Effect of SP600125 on JNK activity in adjuvant arthritis. Rats with adjuvant arthritis were treated with SP600125 or vehicle beginning on day 8 and sacrificed on day 14. The ability of joint lysates to phosphorylate GST-c-Jun was determined as described in Methods. Vehicle-treated rats had high levels of JNK kinase activity, while no activity was detected in the SP600125-treated rats (n = 4 each).

Figure 8

(a) Effect of SP600125 on adjuvant arthritis in rats. Rats were immunized with complete Freund’s adjuvant on day 0 and treated with vehicle or 30 mg/kg/d of SP600125 subcutaneously beginning on day 8. Significantly less paw swelling was observed in the treated animals. (b) Effect of SP600125 on radiographic damage in adjuvant arthritis.
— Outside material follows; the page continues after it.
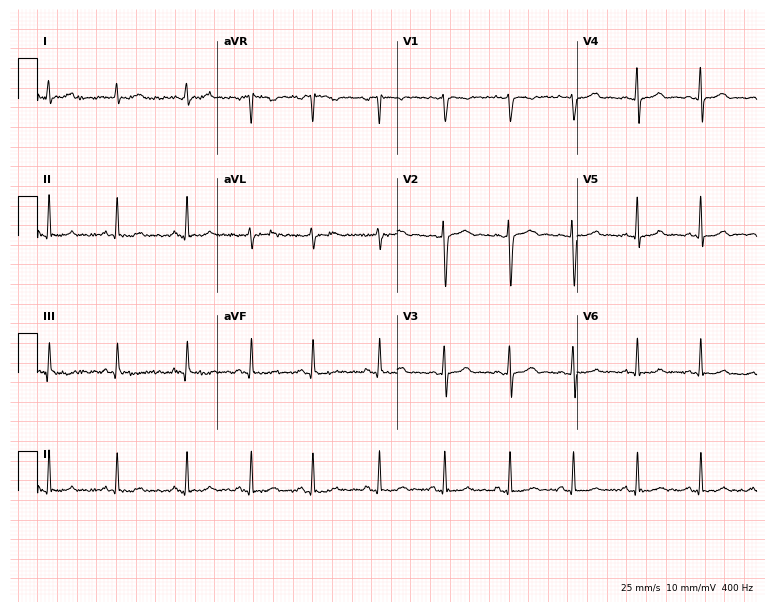
12-lead ECG from a 20-year-old female (7.3-second recording at 400 Hz). No first-degree AV block, right bundle branch block, left bundle branch block, sinus bradycardia, atrial fibrillation or sinus tachycardia recorded for this tracing. Only these six findings were labelled.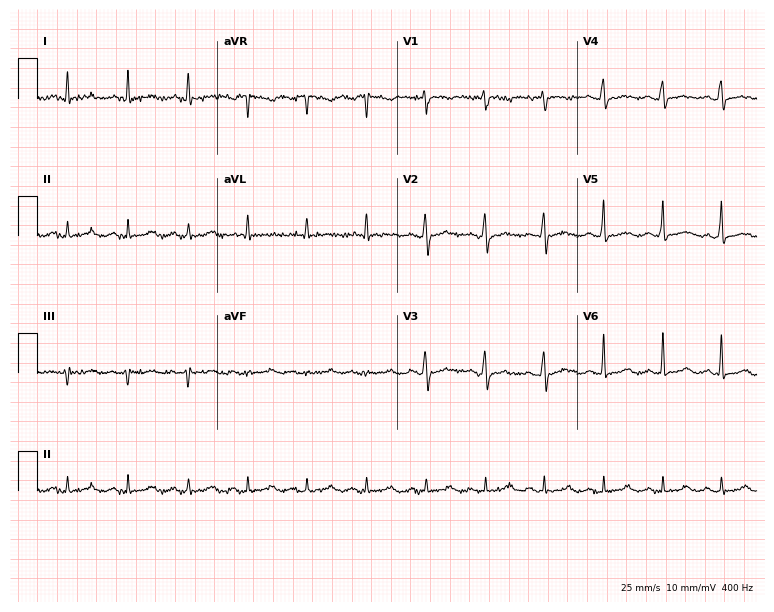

Representative examples of ankle radiographs demonstrate markedly less destruction in the rats treated with SP600125 (top) compared with vehicle (bottom). (c) Effect of SP600125 on synovial collagenase gene expression. Northern blot analysis was performed on joint extracts of vehicle and SP600125-treated rats. Each lane contains the extract of an ankle joint from a control or treated rat (n = 4 for each). Note the lower levels of MMP13 in the SP600125-treated animals (G3PDH-normalized MMP13 mRNA levels for SP600125 = 0.23 ± 0.086 and vehicle = 0.822 ± 0.131; P < 0.01). (d) Effect of SP600125 on synovial AP-1 activation. EMSA analysis was performed on joint extracts of vehicle and SP600125-treated rats with adjuvant arthritis. Positive control is shown on the far left lane of the gel. Note lower levels of AP-1 binding in the SP600125-treated rats (SP600125 = 2.89 ± 0.43 and vehicle = 12.6 ± 2.5, P < 0.01; data presented as arbitrary density units).